Music sounds better when you’re on the road. In ‘Baby Driver’, ‘Shaun of the Dead’ director Edgar Wright takes the car-chase action film – loaded with tyre squeals – and weds it to a cracking jukebox playlist. The result is the most supercharged piece of motorised choreography since John Landis destroyed a fleet of cop cars in ‘The Blues Brothers’.
Wright’s hero, Baby (‘The Fault in Our Stars’ actor Ansel Elgort), still has a hint of peach fuzz on his cheeks, but he’s a genius with a gearstick. A getaway driver with dreams of going straight, Baby needs music to drown out the tinnitus-induced buzz in his head. Unlike the more violent and existential vehicular visions seen in ‘Drive’ or ‘Bullitt’, ‘Baby Driver’ is sweet fantasy.
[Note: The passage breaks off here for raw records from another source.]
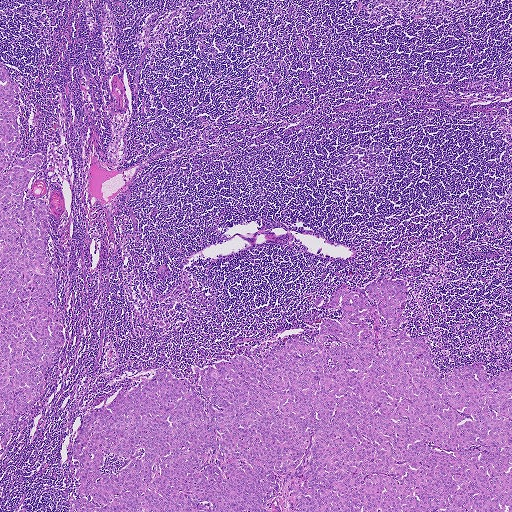
H&E-stained section of a sentinel lymph node (breast cancer), from a whole-slide image, viewed at about 2.5×: the field is about 1.9 mm across, about 3.6 µm per pixel.
Boundaries of three metastatic tumour regions, simplified and listed clockwise, largest first: region 1: (403, 281), (406, 319), (389, 330), (428, 337), (442, 378), (478, 361), (487, 379), (510, 370), (511, 511), (69, 511), (88, 412), (161, 367), (205, 410), (200, 375), (195, 367), (313, 340), (342, 319), (328, 303), (341, 285), (369, 302), (358, 321), (375, 347), (386, 321), (366, 288); region 2: (0, 63), (19, 90), (14, 97), (19, 147), (4, 171), (36, 154), (44, 158), (23, 192), (22, 205), (37, 199), (47, 206), (47, 254), (57, 289), (51, 303), (61, 310), (64, 339), (44, 374), (40, 397), (1, 431); region 3: (11, 426), (11, 435), (8, 441), (4, 446), (1, 446), (0, 442), (3, 435), (8, 431), (8, 428).
One more small tumour piece is annotated here but not outlined.
Tumour covers about 30% of the frame.
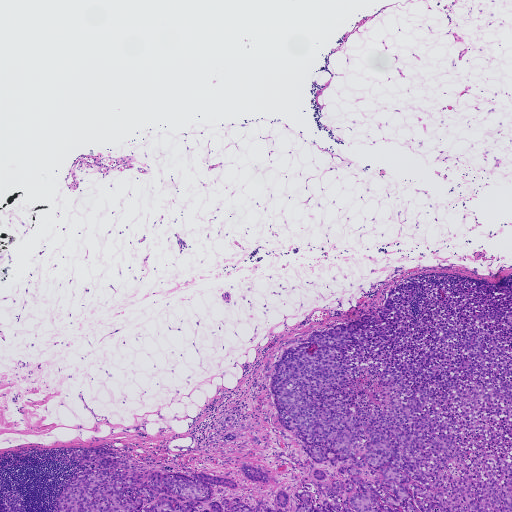
This is a crop of a whole-slide image: an H&E-stained breast-cancer sentinel lymph node section at roughly 2.5× magnification (about 3.6 µm per pixel; the crop spans about 1.9 mm).
Outlines of three tumour regions, largest first (closed clockwise paths, crop pixels): region 1: (461, 281), (496, 291), (511, 281), (511, 511), (295, 511), (298, 487), (320, 480), (315, 470), (326, 472), (322, 482), (345, 474), (341, 463), (313, 461), (281, 425), (264, 378), (268, 360), (273, 364), (290, 339), (371, 314), (402, 283), (419, 284), (415, 317), (426, 285), (455, 294); region 2: (108, 444), (133, 472), (208, 474), (236, 482), (234, 489), (210, 484), (212, 497), (197, 507), (202, 509), (234, 498), (256, 510), (276, 510), (280, 489), (288, 496), (283, 511), (56, 511), (55, 507), (70, 480), (98, 467), (81, 464), (78, 452); region 3: (243, 464), (252, 465), (268, 474), (270, 478), (269, 482), (264, 483), (247, 479), (241, 472), (240, 468).
Two more small tumour pieces are annotated here but not outlined.
About 20% of this field is tumour.
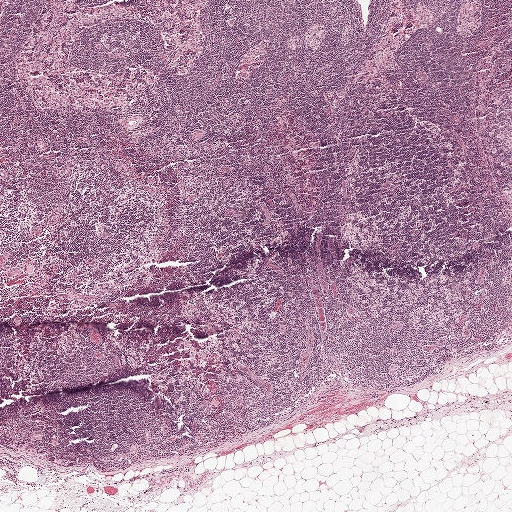
This is a crop of a whole-slide image: an H&E-stained breast-cancer sentinel lymph node section at roughly 2.5× magnification (about 3.9 µm per pixel; the crop spans about 2.0 mm).
Question: Does this lymph node field contain metastatic tumour?
Answer: Yes.
Four metastatic tumour regions, each outlined as a closed clockwise path in crop pixels (x, y), largest first: region 1: (511, 83), (511, 212), (503, 195), (489, 157), (491, 156), (486, 142), (487, 119), (499, 92); region 2: (134, 442), (137, 443), (138, 446), (138, 452), (137, 455), (129, 459), (117, 462), (113, 462), (103, 462), (98, 459), (102, 456), (118, 452), (126, 453), (129, 451), (132, 443); region 3: (25, 444), (34, 450), (38, 454), (45, 454), (46, 456), (45, 460), (34, 459), (16, 453), (14, 451), (14, 449), (19, 445); region 4: (325, 385), (326, 391), (318, 400), (314, 408), (307, 408), (306, 400), (312, 392), (319, 386).
Six more small tumour pieces are annotated here but not outlined.
The annotated tumour makes up under 5% of the crop.
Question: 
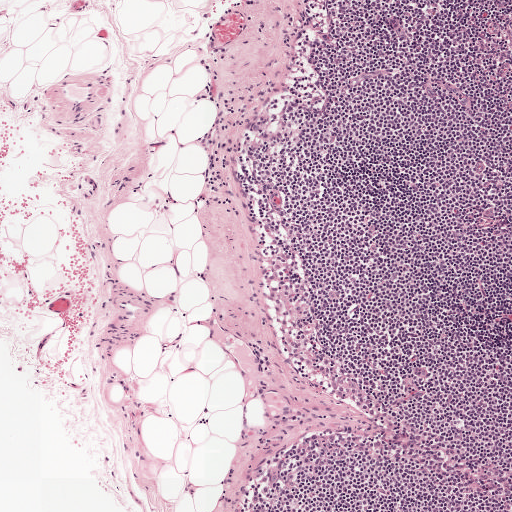
Which magnification is this H&E lymph node field most likely shown at?

Choices:
 (A) about 20×
 (B) about 10×
 (C) about 2.5×
 (D) about 40×
 (E) about 5×

Answer: (E) about 5×
H&E-stained section of a sentinel lymph node (breast cancer), from a whole-slide image, viewed at about 5×: the field is about 1 mm across, about 1.9 µm per pixel.
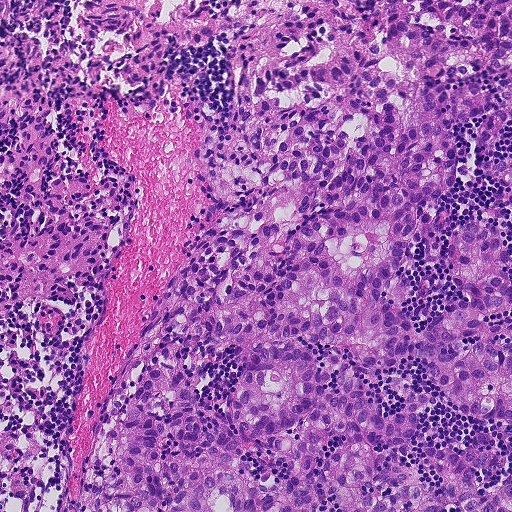
H&E-stained section of a sentinel lymph node (breast cancer), from a whole-slide image, viewed at about 10×: the field is about 0.46 mm across, about 0.9 µm per pixel.
Tumour region outline (a closed clockwise path, crop pixels): (75, 0), (511, 0), (511, 511), (71, 511), (124, 359), (205, 194), (196, 146), (222, 104), (230, 53), (170, 33), (167, 85), (144, 104), (77, 62).
The annotated tumour makes up about 70% of the crop.

That means its two-bit thieves and criminal masterminds (Jamie Foxx, Jon Hamm, Kevin Spacey) are enjoyably cartoonish; the same goes for Baby’s waitress crush, Debora (Lily James), the kind of broad-smiling cutie that filmmakers always seem to dream about. Their romance is nourished with doe-eyed looks and Beach Boys-scored dreaminess, but the movie doesn’t know what to do with it, except hatch a plan to ‘head west and never stop’.
The chances are you won’t mind: the action sequences here, imbued with humour and break-on-a-dime timing, are the most beautifully sustained and jaw-dropping of Wright’s career. You’ll be rewinding them in your head for days.